Pada 1933, ketika sedang bekerja di Bell Telephone Laboratory, Karl Jansky, seorang teknisi komunikasi, menemukan adanya emisi sinyal radio “aneh” yang menganggu komunikasi antar negara dan antar benua kala itu. Emisi sinyal radio ini berupa sinyal radio tak terduga yang amplitudonya selalu memuncak pada waktu-waktu tertentu (Gambar 4). Oleh karena kelakuannya yang aneh, Jansky menduga sinyal radio ini berasal dari luar angkasa dan menyebutnya sebagai emisi radio kosmik. Namun, selain Jansky, kebanyakan rekan-rekannya tidak percaya akan “suara” alam semesta yang mungkin sedang diamati oleh Jansky. Pada 1937, Grote Reber (Gambar 3) membangun sebuah piringan parabola sebesar 32 kaki di Wheaton, Illinois dan mulai mencoba mencari sinyal radio yang sebelumnya ditemukan oleh Jansky. Pada 1940, Reber berhasil mendeteksi adanya emisi kosmik statis yang mirip dengan temuan Jansky di frekuensi 160 MHz (frekuensi terkecil dari berbagai rentang frekuensi yang diamati oleh Reber). Reber menemukan bahwa emisi radio ini semakin kuat dideteksi pada frekuensi terkecil yang memiliki panjang gelombang terpanjang (Ekers, R. D., 2014). Pembangunan piringan parabola yang diinisiasi oleh Reber pada 1937 menjadi titik awal perkembangan teknologi astronomi radio yang berupa teleskop radio. Bagaimana gambaran struktur sebuah piringan parabola yang selanjutnya disebut sebagai teleskop radio ini mampu “mendengarkan” sinyal-sinyal radio dari alam semesta?

Gambar 4. Puncakan-puncakan sinyal yang berhasil direkam oleh Jansky pada 1933. Puncakan-puncakan sinyal ini diduga merupakan sinyal radio yang berasal dari luar angkasa (diambil dari slide kuliah Khadija El Bouchefry, 2018)
Gambar 4. Puncakan-puncakan sinyal yang berhasil direkam oleh Jansky pada 1933. Puncakan-puncakan sinyal ini diduga merupakan sinyal radio yang berasal dari luar angkasa (diambil dari slide kuliah Khadija El Bouchefry, 2018)
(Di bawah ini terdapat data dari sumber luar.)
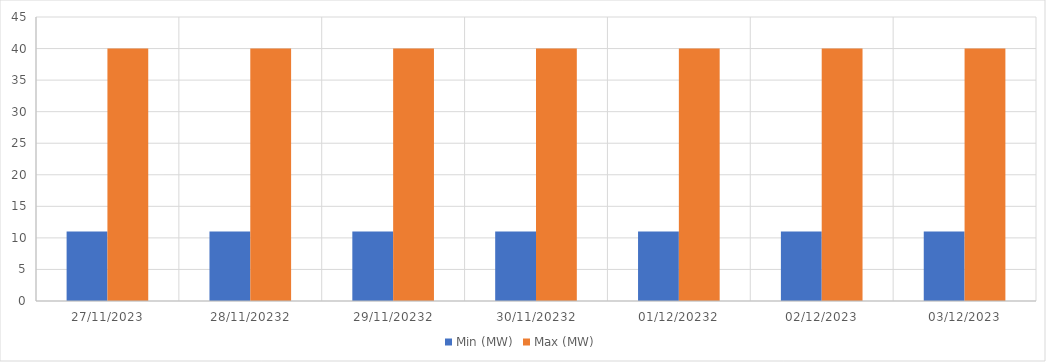
| Category | Min (MW) | Max (MW) |
|---|---|---|
| 27/11/2023 | 11 | 40 |
| 28/11/20232 | 11 | 40 |
| 29/11/20232 | 11 | 40 |
| 30/11/20232 | 11 | 40 |
| 01/12/20232 | 11 | 40 |
| 02/12/2023 | 11 | 40 |
| 03/12/2023 | 11 | 40 |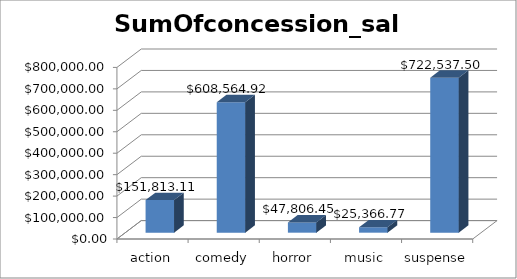
| Category | SumOfconcession_sales |
|---|---|
| action | 151813.115 |
| comedy | 608564.921 |
| horror | 47806.449 |
| music | 25366.771 |
| suspense | 722537.496 |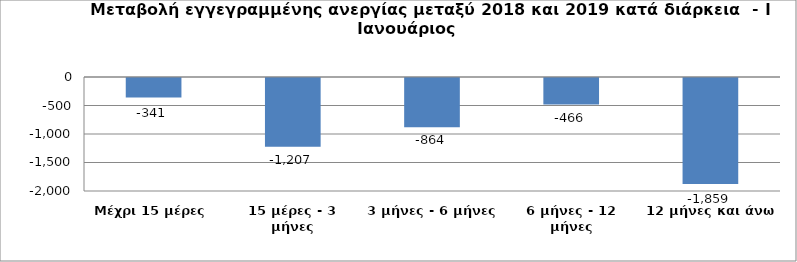
| Category | Series 0 |
|---|---|
| Μέχρι 15 μέρες | -341 |
| 15 μέρες - 3 μήνες | -1207 |
| 3 μήνες - 6 μήνες | -864 |
| 6 μήνες - 12 μήνες | -466 |
| 12 μήνες και άνω | -1859 |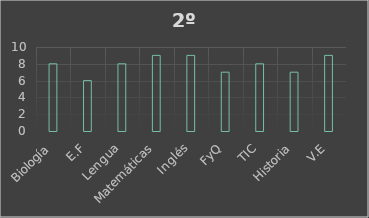
| Category | Series 0 |
|---|---|
| Biología | 8 |
| E.F | 6 |
| Lengua | 8 |
| Matemáticas | 9 |
| Inglés | 9 |
| FyQ | 7 |
| TIC | 8 |
| Historia | 7 |
| V.E | 9 |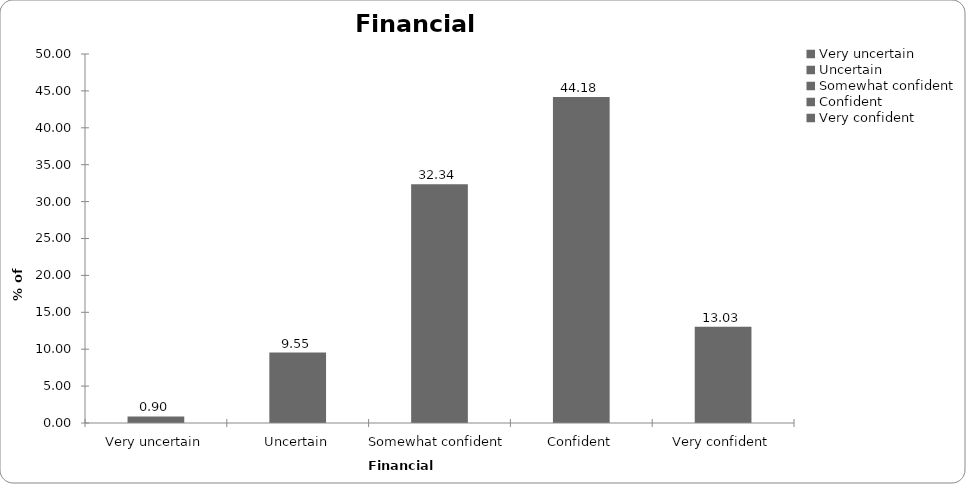
| Category | Financial confidence |
|---|---|
| Very uncertain | 0.896 |
| Uncertain | 9.552 |
| Somewhat confident | 32.338 |
| Confident | 44.179 |
| Very confident | 13.035 |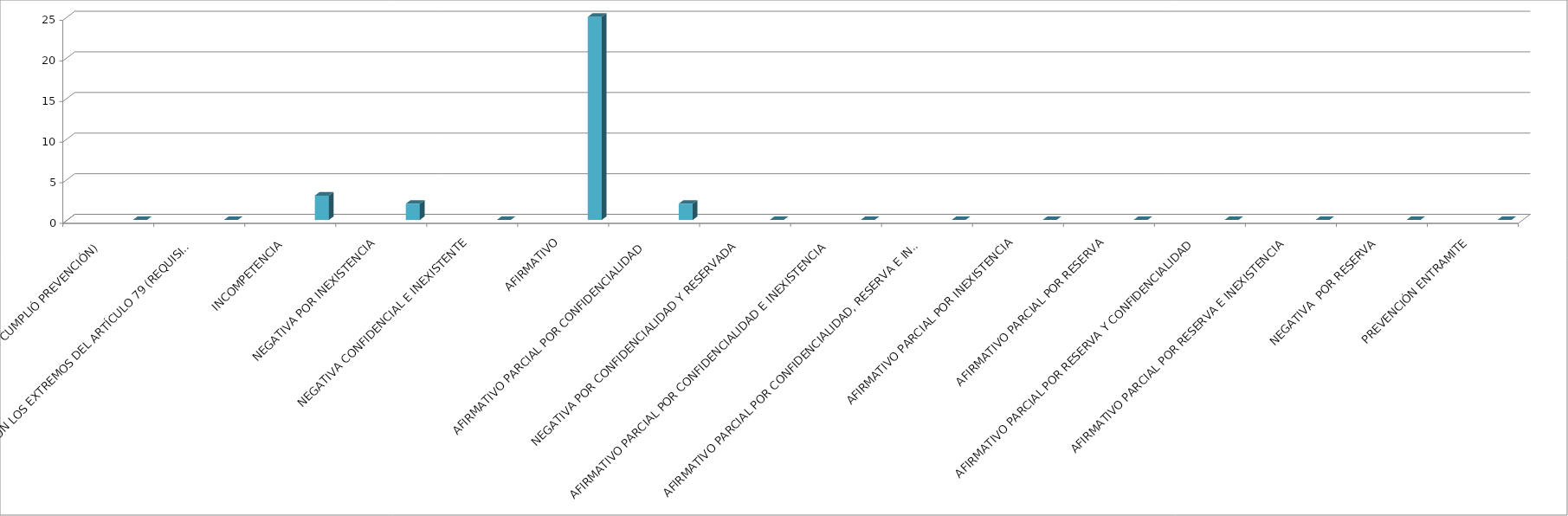
| Category | Series 0 | Series 1 | Series 2 | Series 3 | Series 4 |
|---|---|---|---|---|---|
| SE TIENE POR NO PRESENTADA ( NO CUMPLIÓ PREVENCIÓN) |  |  |  |  | 0 |
| NO CUMPLIO CON LOS EXTREMOS DEL ARTÍCULO 79 (REQUISITOS) |  |  |  |  | 0 |
| INCOMPETENCIA  |  |  |  |  | 3 |
| NEGATIVA POR INEXISTENCIA |  |  |  |  | 2 |
| NEGATIVA CONFIDENCIAL E INEXISTENTE |  |  |  |  | 0 |
| AFIRMATIVO |  |  |  |  | 25 |
| AFIRMATIVO PARCIAL POR CONFIDENCIALIDAD  |  |  |  |  | 2 |
| NEGATIVA POR CONFIDENCIALIDAD Y RESERVADA |  |  |  |  | 0 |
| AFIRMATIVO PARCIAL POR CONFIDENCIALIDAD E INEXISTENCIA |  |  |  |  | 0 |
| AFIRMATIVO PARCIAL POR CONFIDENCIALIDAD, RESERVA E INEXISTENCIA |  |  |  |  | 0 |
| AFIRMATIVO PARCIAL POR INEXISTENCIA |  |  |  |  | 0 |
| AFIRMATIVO PARCIAL POR RESERVA |  |  |  |  | 0 |
| AFIRMATIVO PARCIAL POR RESERVA Y CONFIDENCIALIDAD |  |  |  |  | 0 |
| AFIRMATIVO PARCIAL POR RESERVA E INEXISTENCIA |  |  |  |  | 0 |
| NEGATIVA  POR RESERVA |  |  |  |  | 0 |
| PREVENCIÓN ENTRAMITE |  |  |  |  | 0 |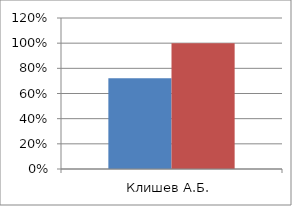
| Category | Series 0 | 2 |
|---|---|---|
| Клишев А.Б. | 0.722 | 1 |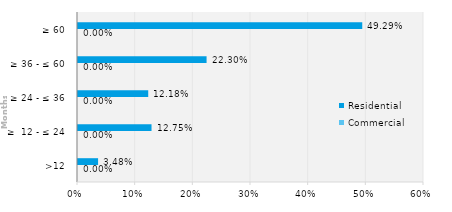
| Category | Commercial | Residential |
|---|---|---|
| >12 | 0 | 0.035 |
| ≥  12 - ≤ 24 | 0 | 0.128 |
| ≥ 24 - ≤ 36 | 0 | 0.122 |
| ≥ 36 - ≤ 60 | 0 | 0.223 |
| ≥ 60 | 0 | 0.493 |

Berdasarkan Gambar 4, secara sederhana, sebuah teleskop radio terdiri dari beberapa komponen diantaranya : antena, receiver, piringan parabola, amplifier, dan komputer. Antena dan receiver pada teleskop berfungsi untuk mencari dan menangkap sinyal-sinyal radio, sedangkan piringan parabola berfungsi untuk memfokuskan sinyal-sinyal radio yang diterima oleh antena untuk diteruskan ke receiver. Amplifier berfungsi untuk memperkuat sinyal-sinyal radio yang berhasil diterima oleh receiver. Komputer berfungsi sebagai instrumen yang digunakan untuk menampilkan hasil observasi astronomi melalui teleskop radio (Dallacasa, n.d).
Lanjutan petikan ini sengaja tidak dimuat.